#### Work to be completed:
Please restate every line below exactly, without any pictures.

Top of Provided data

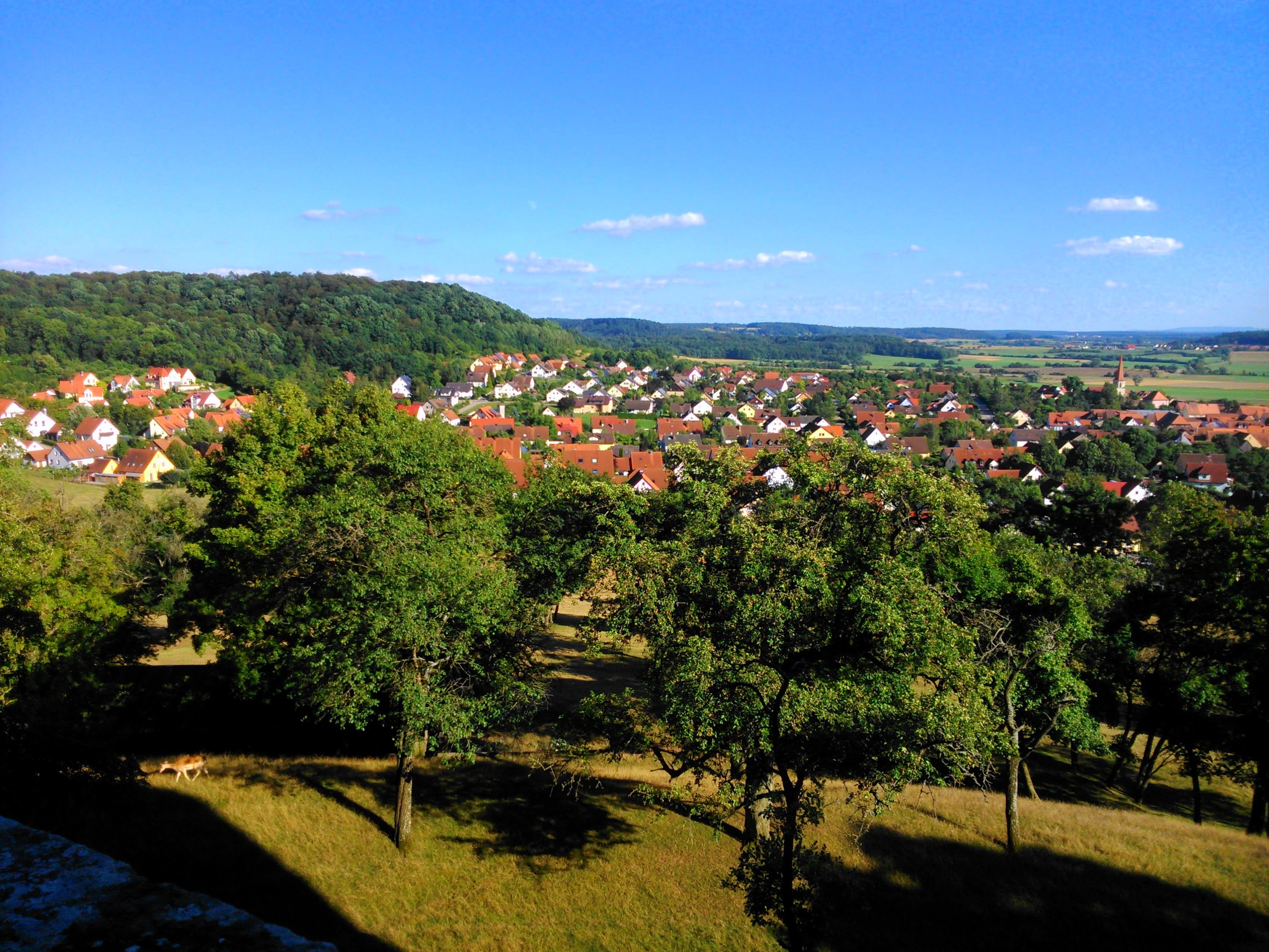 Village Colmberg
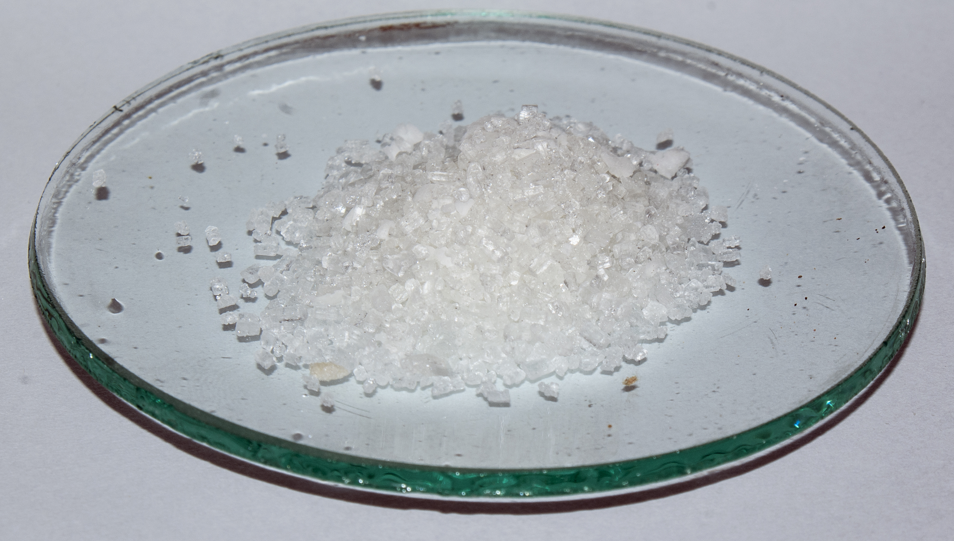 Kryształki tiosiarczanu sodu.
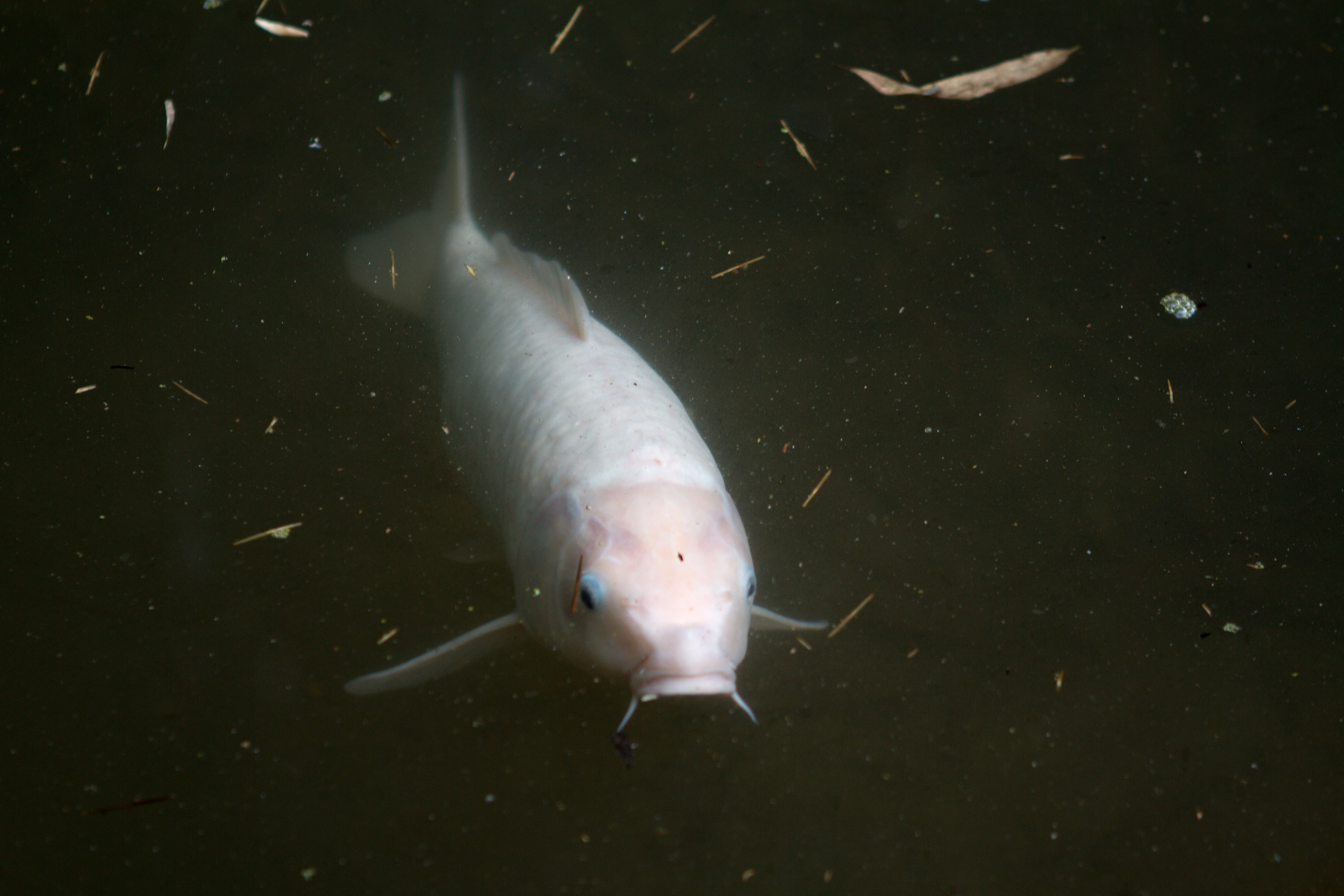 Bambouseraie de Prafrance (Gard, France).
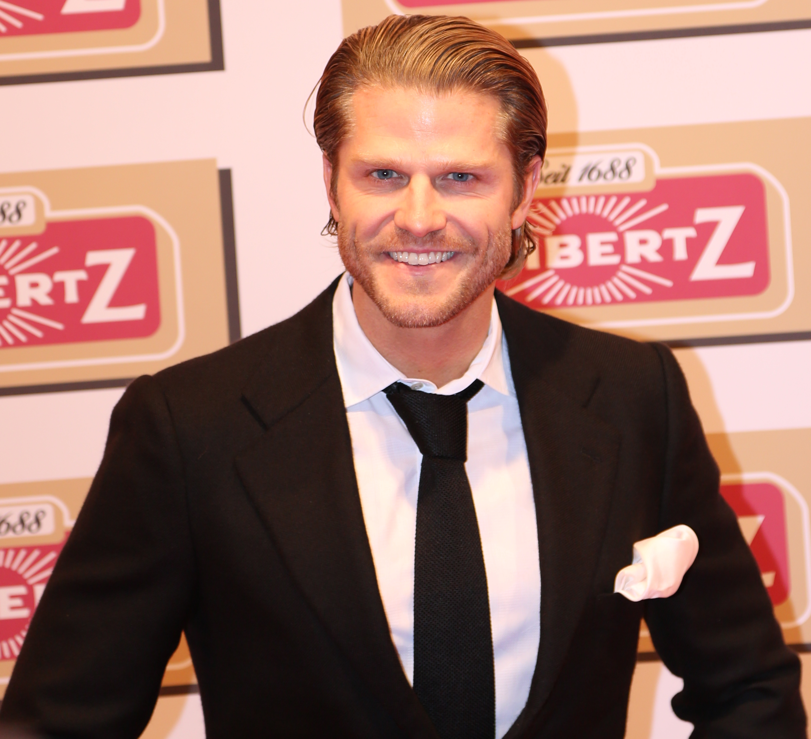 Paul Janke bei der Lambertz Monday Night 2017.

Bottom of Provided data

#### Solved exercise:
 Village Colmberg
 Kryształki tiosiarczanu sodu.
 Bambouseraie de Prafrance (Gard, France).
 Paul Janke bei der Lambertz Monday Night 2017.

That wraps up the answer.